#### DESCRIPTION OF THE TASK:
When you write out the listing, keep each word exactly as it stands but include none of its images.

#### PROVIDED MATERIAL:
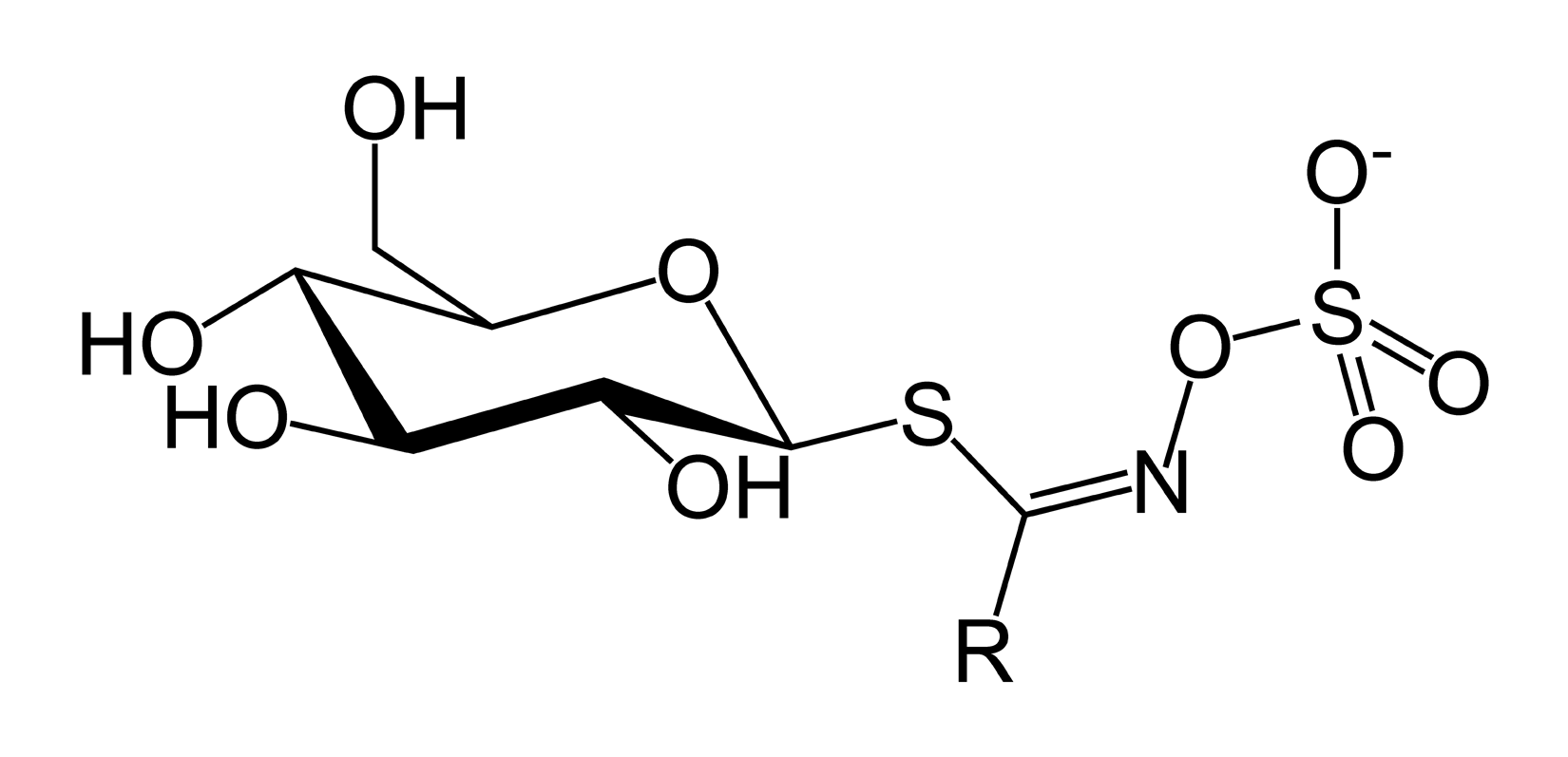 Glucosinolate-skeletal
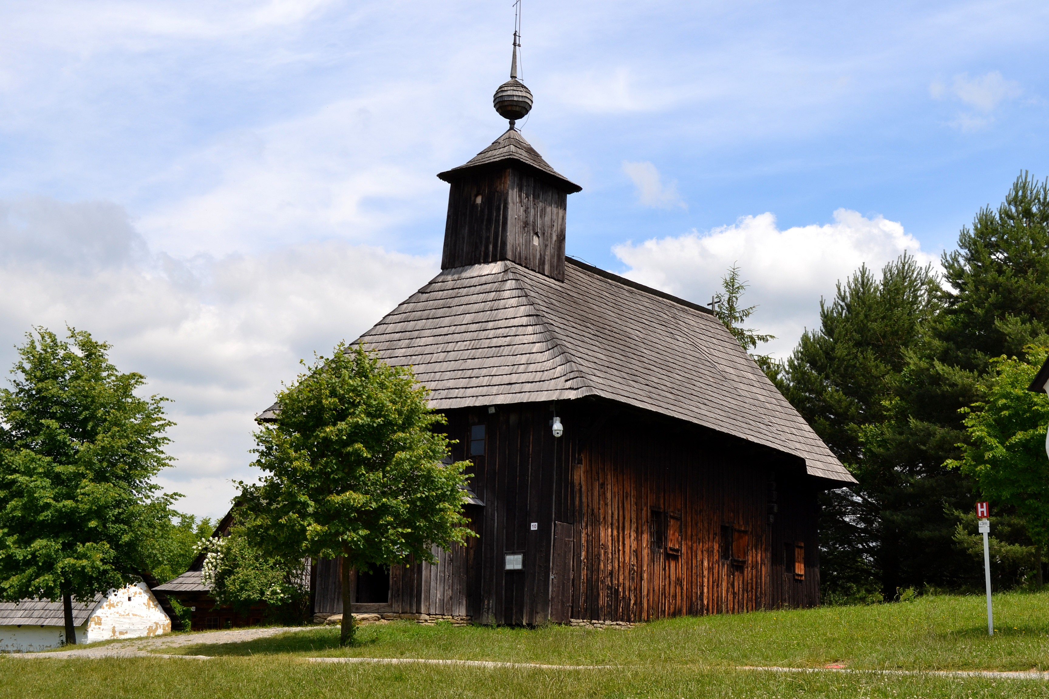 Kostol svätého Štefana Kráľa z Rudna (okr. Turčianske Teplice); celkový pohľad
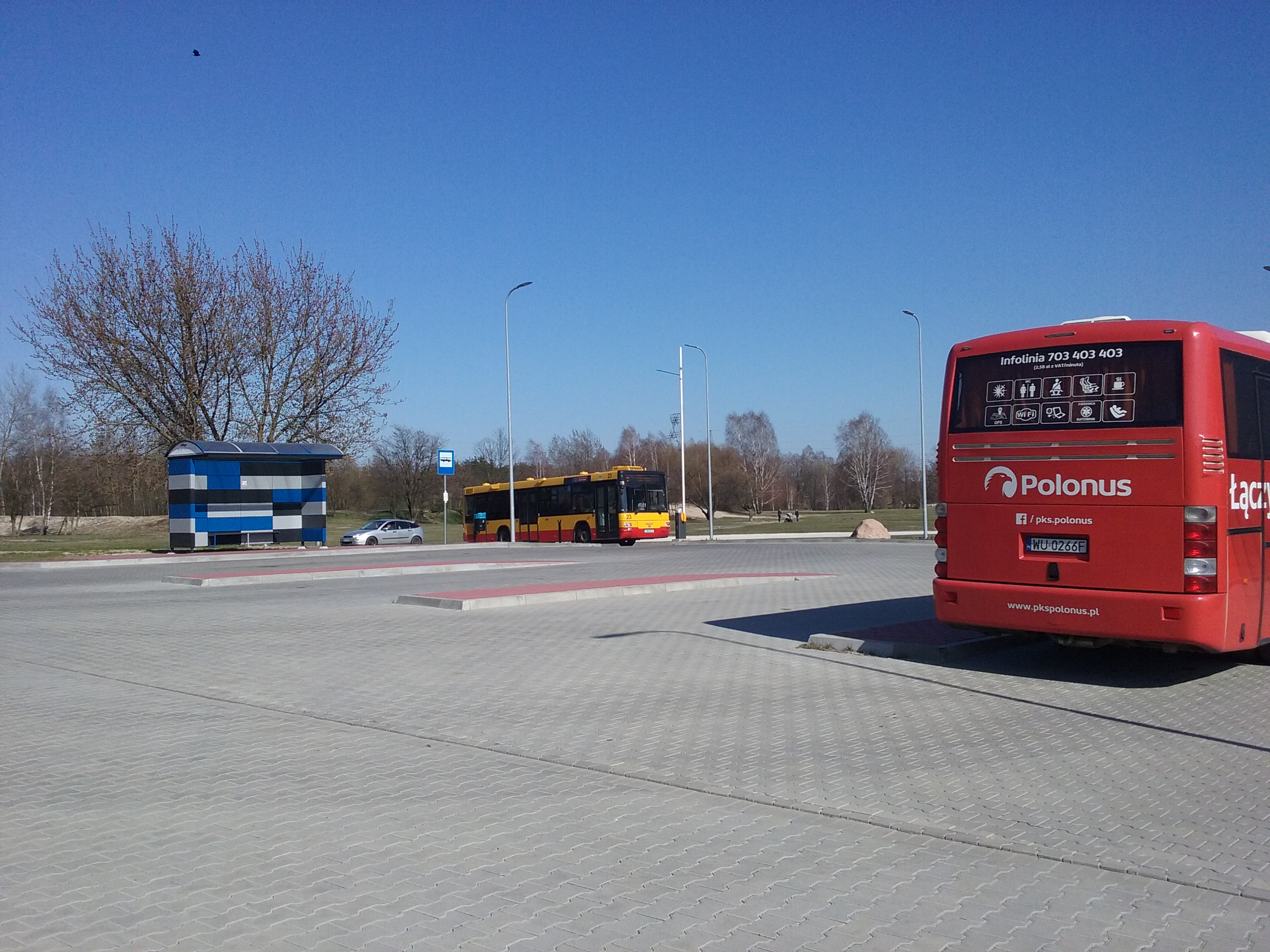 Tomaszów Maz. Przystanek komunikacji miejskiej i dalekobieżnej pod Areną Lodową. W 2019 roku obiekt zyskał bezpośrednie połączenia autobusowe z Warszawą

#### COMPLETED EXERCISE:
 Glucosinolate-skeletal
 Kostol svätého Štefana Kráľa z Rudna (okr. Turčianske Teplice); celkový pohľad
 Tomaszów Maz. Przystanek komunikacji miejskiej i dalekobieżnej pod Areną Lodową. W 2019 roku obiekt zyskał bezpośrednie połączenia autobusowe z Warszawą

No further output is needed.